Huck and Jim’s Relationship
Throughout The Adventures of Huckleberry Finn, Huck and Jim’s relationship changes a lot. Huck's attitude towards Jim changes from him thinking that Jim is just property and an ignorant slave that is below him, to feeling that Jim is his good friend and equal to him. Huck was raised in an environment that made slaves out to be just property and not people slaves were owned objects, who couldn't think for themselves, not actual people with feelings and thoughts. For example the pranks that Huck pulled on Jim, they reflect Huck's view towards Jim. After the part where Jim and Huck get separated in the fog, Huck actually thinks that Jim is stupid enough to believe that none of it had happened, and that Jim had imagined it all. Jim calls Huck out on this, criticizing Huck for his lack of sensitivity. Originally Huck had trouble lowering himself to Jim’s level and realizing that they were equal no matter their color or origin.

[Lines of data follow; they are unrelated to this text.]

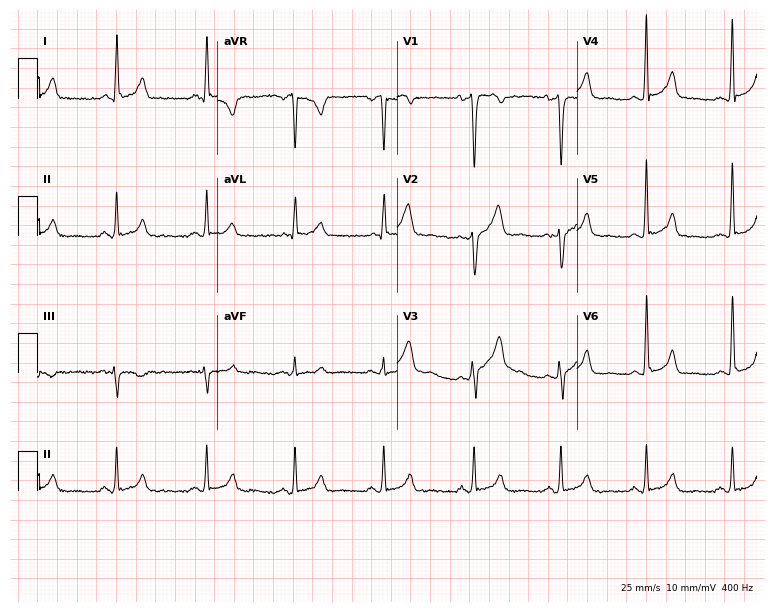
Standard 12-lead ECG recorded from a 40-year-old male. Read as a normal ECG.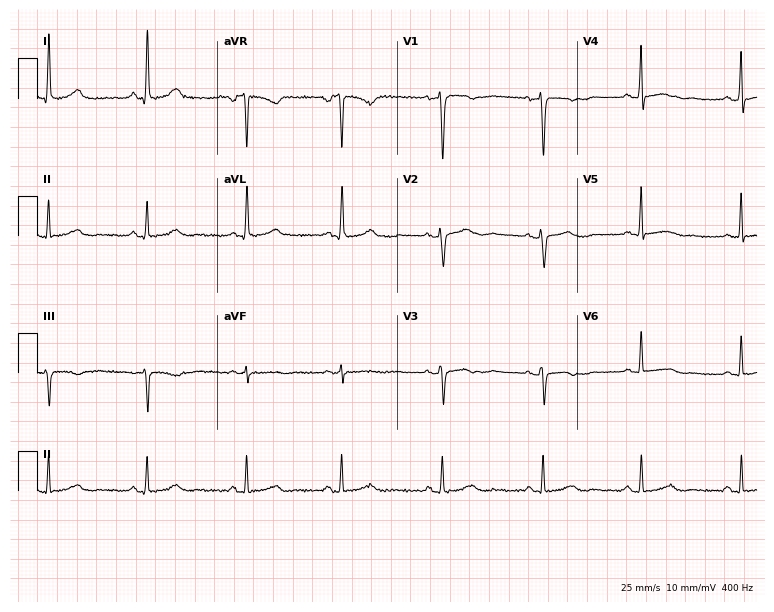
ECG — a 52-year-old female. Screened for six findings — first-degree AV block, right bundle branch block, left bundle branch block, sinus bradycardia, atrial fibrillation, sinus tachycardia — none is recorded.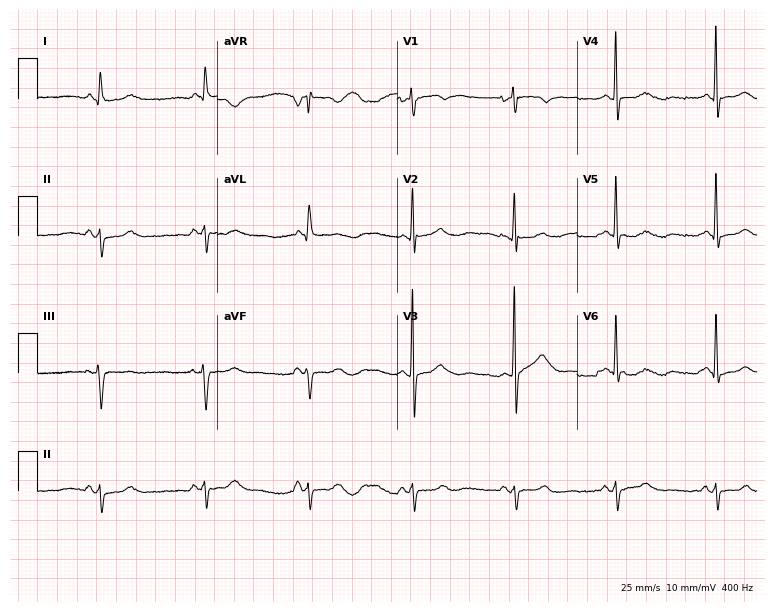
Electrocardiogram, an 85-year-old male. Of the six screened findings (first-degree AV block, right bundle branch block, left bundle branch block, sinus bradycardia, atrial fibrillation, sinus tachycardia), none is recorded. Other findings, if any, are not listed.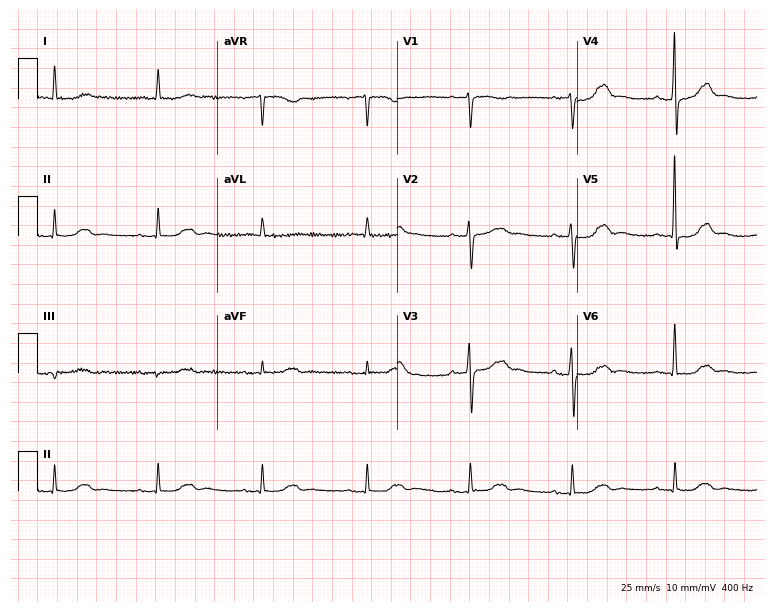
12-lead ECG from a 68-year-old woman (7.3-second recording at 400 Hz). Recorded interpretation: within normal limits.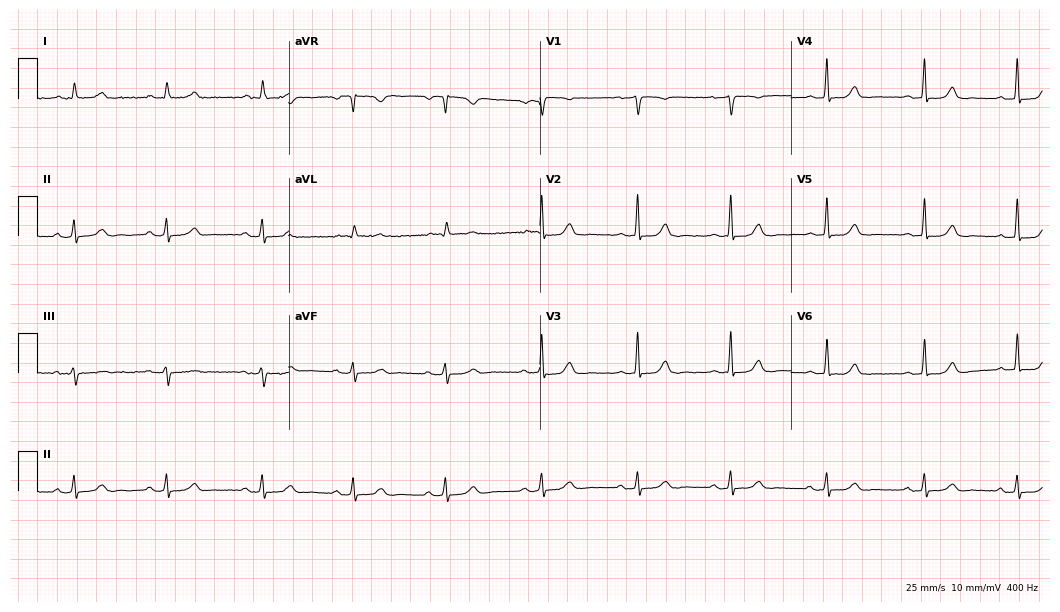
Resting 12-lead electrocardiogram (10.2-second recording at 400 Hz). Patient: a 48-year-old female. None of these six findings is recorded: first-degree AV block, right bundle branch block, left bundle branch block, sinus bradycardia, atrial fibrillation, sinus tachycardia. Other findings, if any, are not listed.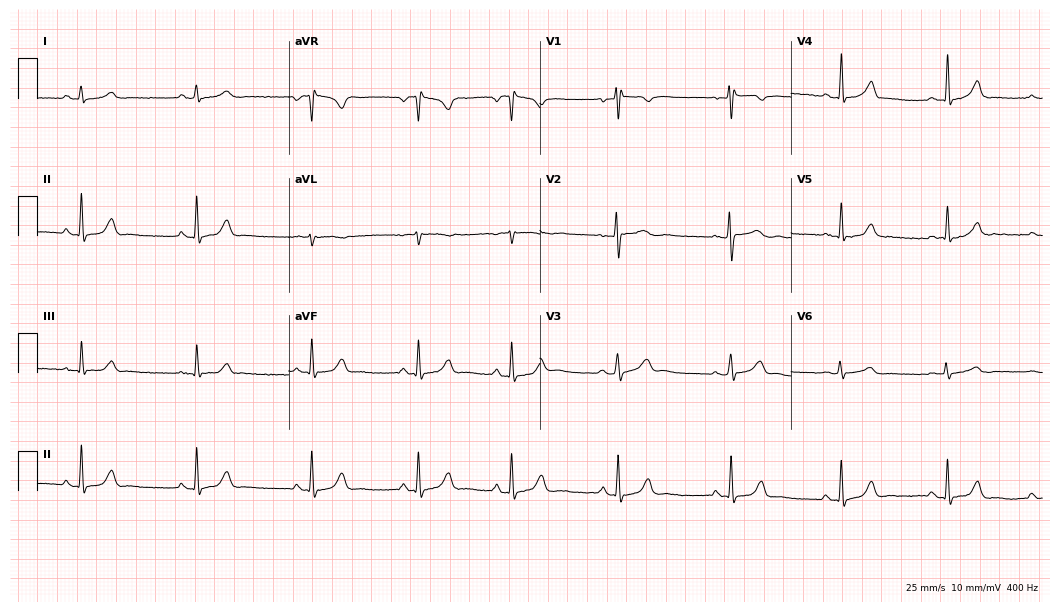
Electrocardiogram, a woman, 23 years old. Overall reading on record: normal ECG.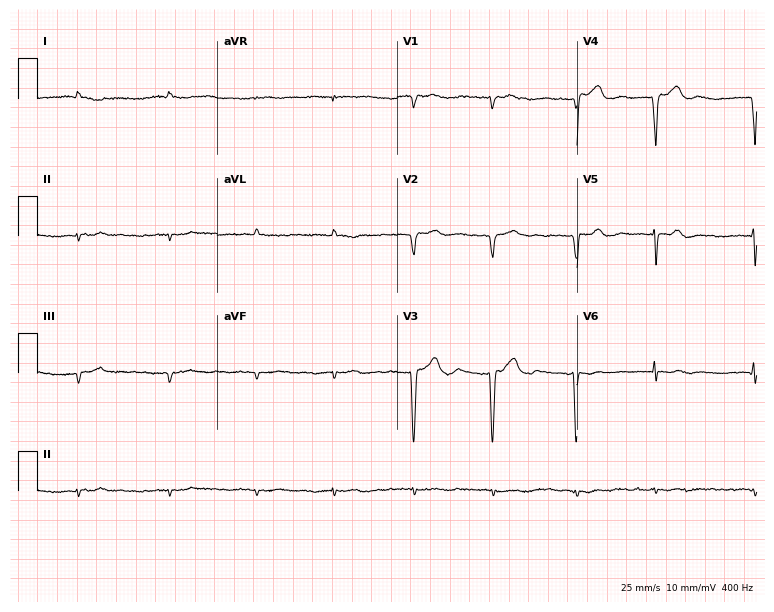
12-lead ECG from a male, 81 years old (7.3-second recording at 400 Hz). No first-degree AV block, right bundle branch block, left bundle branch block, sinus bradycardia, atrial fibrillation or sinus tachycardia recorded for this tracing. Only these six findings were labelled.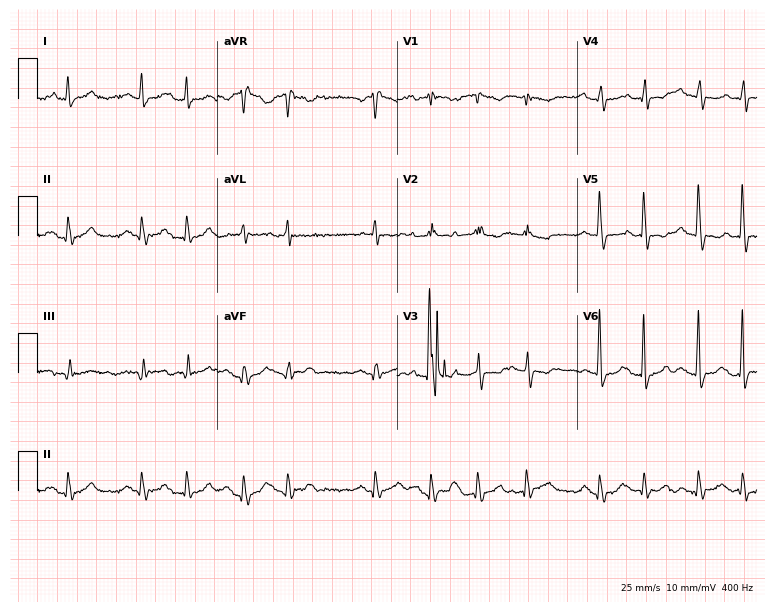
ECG (7.3-second recording at 400 Hz) — a male patient, 82 years old. Screened for six findings — first-degree AV block, right bundle branch block, left bundle branch block, sinus bradycardia, atrial fibrillation, sinus tachycardia — none is recorded. Other findings, if any, are not listed.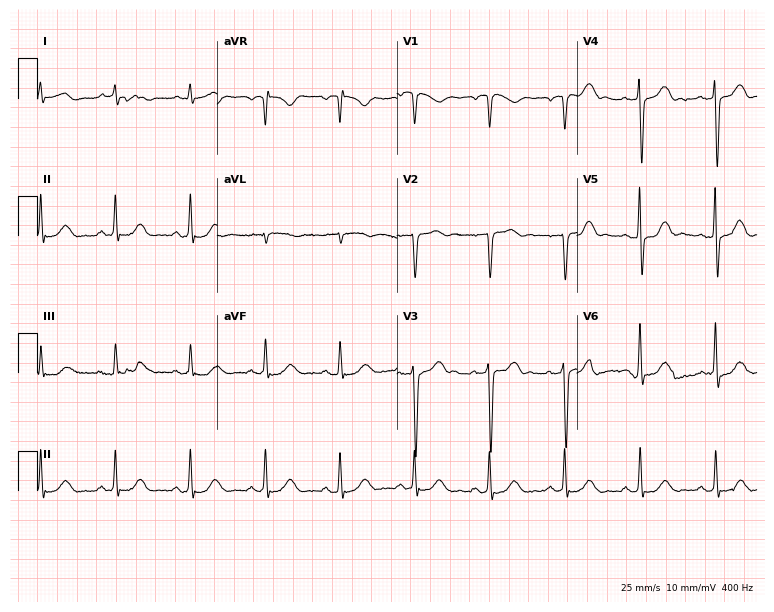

Later though, Huck’s attitude changes. As Jim and Huck experience a lot of things together, Huck learns to respect and care for Jim as a person, and as an equal. His attitude towards Jim has changed from him feeling Jim to be below him and less of a human, to being his equal. At the end of the book he almost saw Jim as a fatherly figure. Near the end of the book Huck figures out that Jim had sort of played him to get free. When Jim found pap’s dead body he told Huck not to look at it because he didn’t want Huck going back home and not helping him. This was wrong of Jim and this shows how Jim was really just using Huck for the first part of the book. Huck forgives him in the end of the book and all is well.